Одно такое место с рощицами бархатного дерева и клёна и небольшим ручьём с каменистыми, не обраставшими травой бережками, казалось мне особенно привлекательным.
Изредка в жаркий день выкроить час-другой, чтобы побыть в этом красивом природном уголке, составляло предел моих желаний. Я почему-то стремился именно туда.
Встречи там с кем-нибудь исключались: сенокосы, скотные выпасы, огороды, пашни и всё такое располагалось поо́даль; туда не вела ни одна дорога, не было даже троп.

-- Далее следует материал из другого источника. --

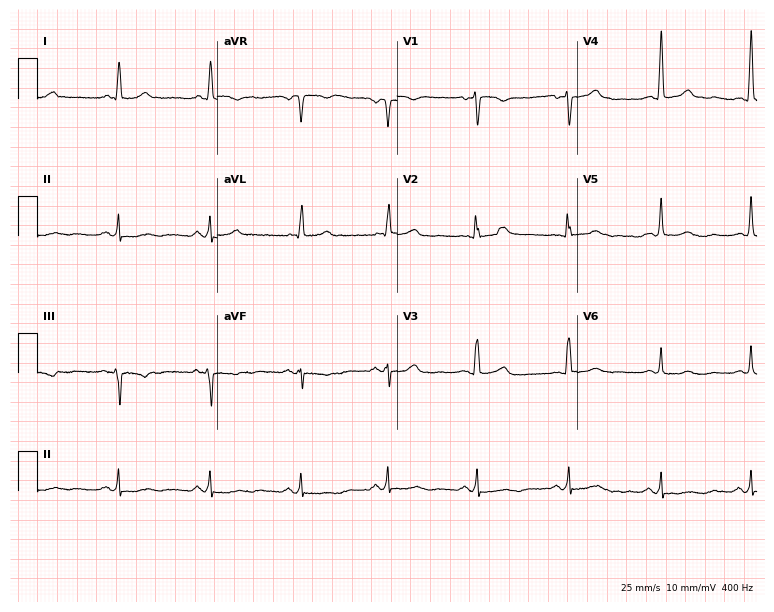
Standard 12-lead ECG recorded from a 65-year-old female patient (7.3-second recording at 400 Hz). None of these six findings is recorded: first-degree AV block, right bundle branch block, left bundle branch block, sinus bradycardia, atrial fibrillation, sinus tachycardia.

Подбирая мелодии и слова к ним, я мог там пробовать петь или декламировать сочинённое как угодно громко, до першения в горле, срываясь на крик. В этом своём раже я, должно быть, представлял занятное зрелище.
Упражняясь на ходу, я однажды вышел к берегу ручья и неожиданно остановился в испуге: в оба свои невозмутимые, остекленелые глаза, слегка наклоняя голову и непроизвольно, резко, толчком выбрасывая узкий, длинный язык, на меня смотрел самый настоящий… удав.
Передней половиной своего упругого скользкого туловища он возлегал на толстой ветке сильно усохшего раскидистого дерева, остальная часть размещалась за стволом, где провисала с другой ветки. По виду гадина проглотила довольно крупную жертву и теперь взобралась наверх, чтобы заняться перевариванием съеденного, греясь под лучами солнца.
Длиной рептилия была метров около трёх; примерно такую я незадолго до того видел разрезанной на́двое на луговине, где работали приезжие косари́.
Я тоже во все глаза пялился на удава, который не подавал никаких признаков своего раздражения или беспокойства моим присутствием. Просто лежал и смотрел, как смотрят равнодушные и неуязвимые, что-то будто имея в расчёте…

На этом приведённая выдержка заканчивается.